1. Loose throttle cables

Few things are more disappointing than turning the ignition key and being greeted with stony silence. First, check to see that your throttle is in the neutral position, as most engines won’t start in gear. Seems straightforward, but loose throttle cables can complicate the issue. In this case, you may have to jockey the throttle lever back and forth several times, while keeping the ignition key turned, before you find the right spot. Don’t forget to take ’er to the marina 
to have those loose cables tightened.

2. Kill-switch killjoy

The engine won’t start if you forget to insert the kill-switch clip. If your boat or engine has a kill switch, check that the clip is firmly in place, or try removing it and reinstalling it.
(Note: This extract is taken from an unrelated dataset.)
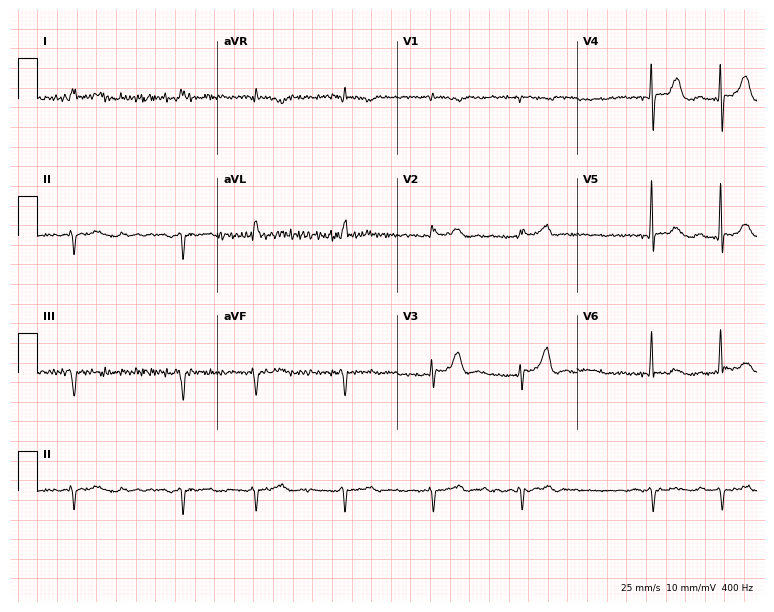
Electrocardiogram, a 65-year-old male patient. Interpretation includes atrial fibrillation.

If the engine still won’t start, you may have a loose connection between the kill switch and ignition. Check that all wires are firmly connected and free of corrosion. If corroded, try some WD-40 or a similar spray oil. Smart boaters keep a spare kill-switch clip onboard in case they lose, forget, or break the first one.

3. Terminal conditions

If the engine still doesn’t produce any 
activity or sound, check the battery terminal connections. Terminal post nuts often loosen over time because of vibration; if they’re loose, tighten with a wrench. By the way, if you have wing nuts on your terminal posts, replace them with nylon-insert locknuts, which will not back off. If the terminal 
posts or cable terminals show signs of corrosion, spray some WD-40 on them or scrub 
them with baking soda and a wire brush. Replace all corroded cables and leads as soon as possible.